One of the fastest recorded pitches in major-league baseball, thrown by Tim Lincecum in 2009, was clocked at 101.0 mi/h (see the figure). If a pitch were thrown horizontally with this velocity, how far would the ball fall vertically by the time it reached home plate, 60.5 ft away?
2.66
It will be 87.12m at the time of 1.93sec
To determine how far the ball would fall vertically by the time it reaches home plate, we need to calculate the time it takes for the ball to travel the horizontal distance and then use that time to calculate the vertical distance fallen.
Step 1: Convert the velocity from mph to ft/s.
To convert from miles per hour (mi/h) to feet per second (ft/s), we need to multiply by a conversion factor.
1 mile = 5280 feet
1 hour = 3600 seconds
So, 101.0 mi/h * (5280 ft/1 mi) * (1/3600 s/1 hr) = 148.27 ft/s.

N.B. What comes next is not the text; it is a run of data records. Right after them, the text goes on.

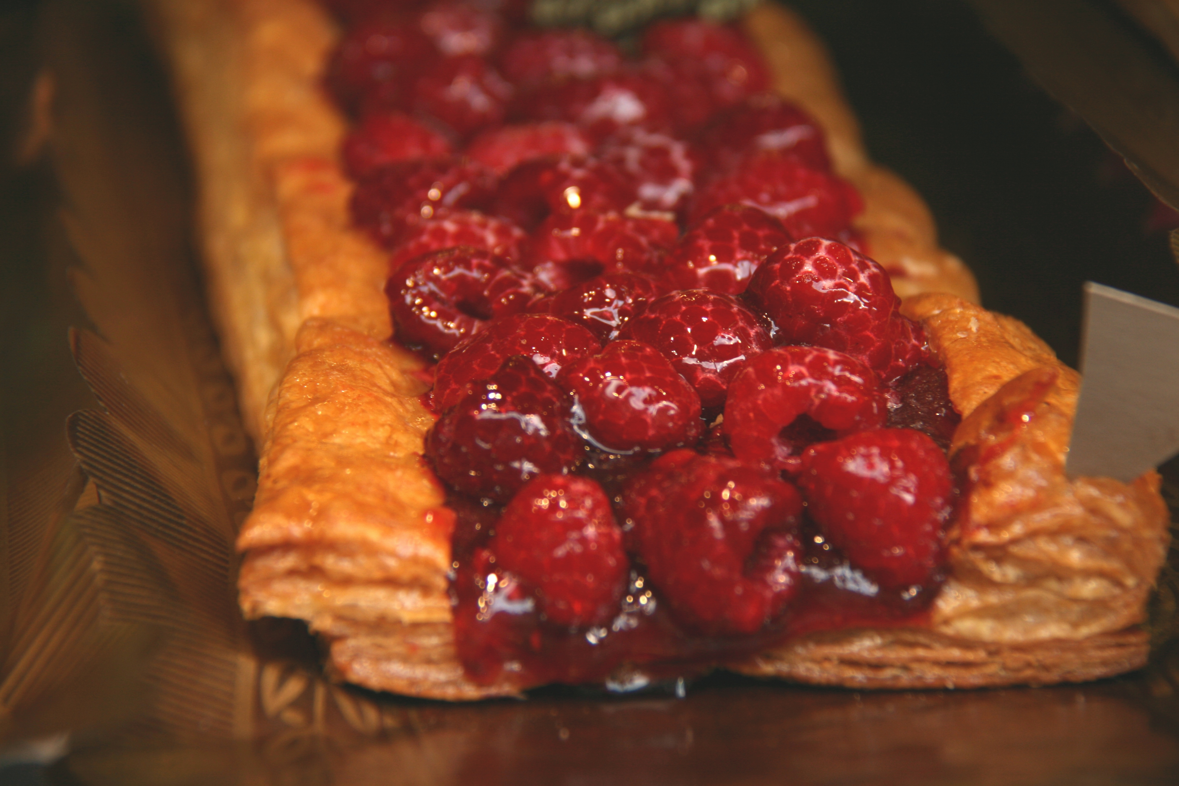 Hojaldre recubierto de frambuesas
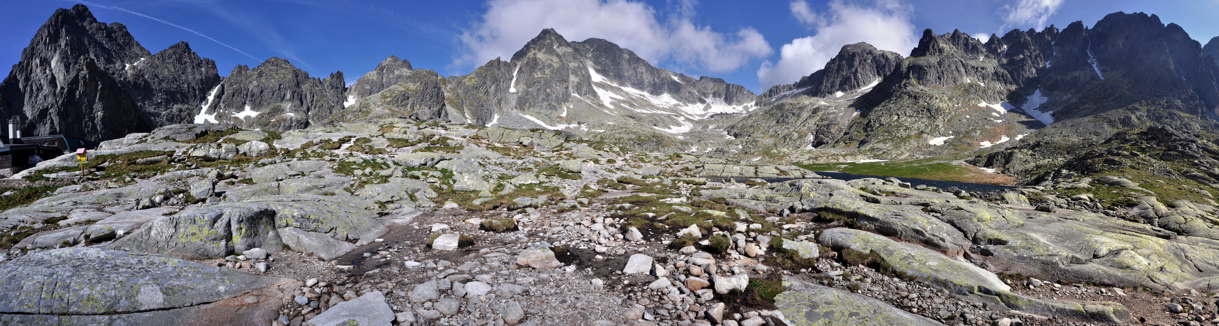 Otoczenie schroniska Terygo
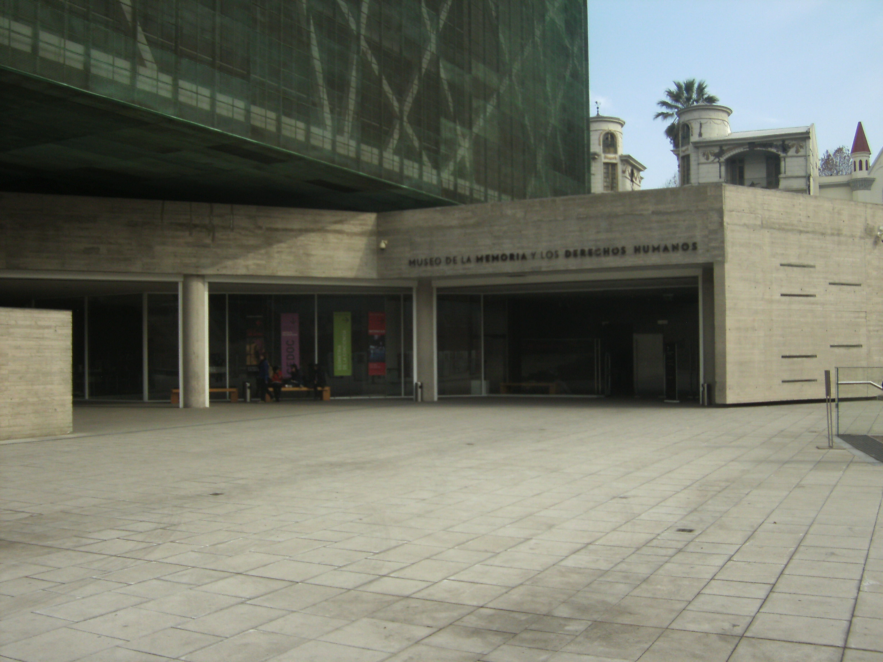 Plaza externa del Museo de la Memoria, lugar para realizar conciertos, películas y exposiciones transitorias.
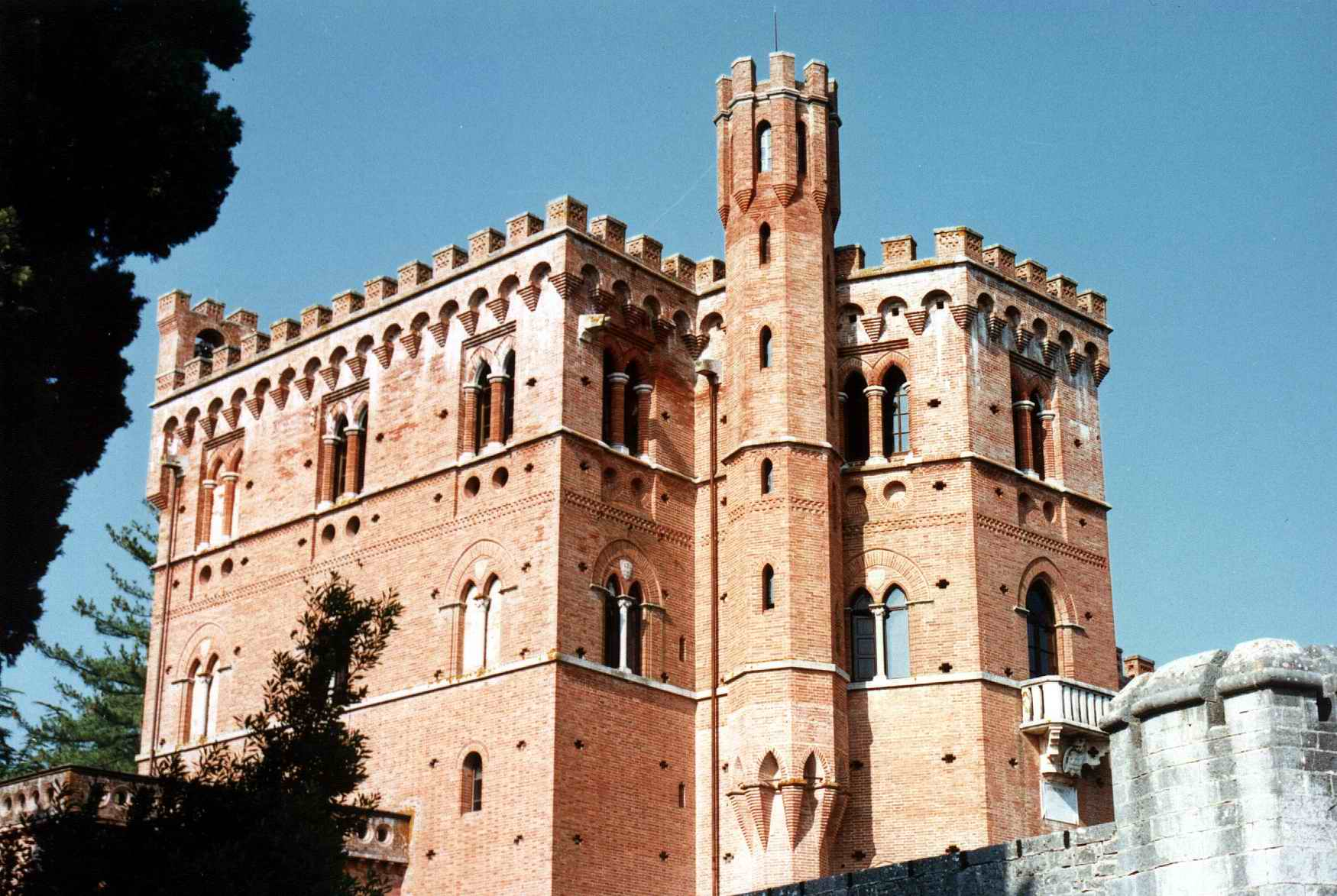 Gaiole in Chianti (Siena-Italia): il castello di Brolio

Step 2: Calculate the time it takes for the ball to reach home plate.
We can use the equation distance = speed * time to find the time.
Since the distance is given as 60.5 ft and the speed is 148.27 ft/s, we can rearrange the equation to solve for time:
Time = Distance / Speed
Time = 60.5 ft / 148.27 ft/s ≈ 0.4084 s (rounded to 4 decimal places).
Step 3: Calculate the vertical distance fallen.
Since the ball is falling vertically, we can use the equation for distance fallen under constant acceleration:
Distance = 1/2 * acceleration * time^2
The acceleration due to gravity is approximately 32.2 ft/s^2.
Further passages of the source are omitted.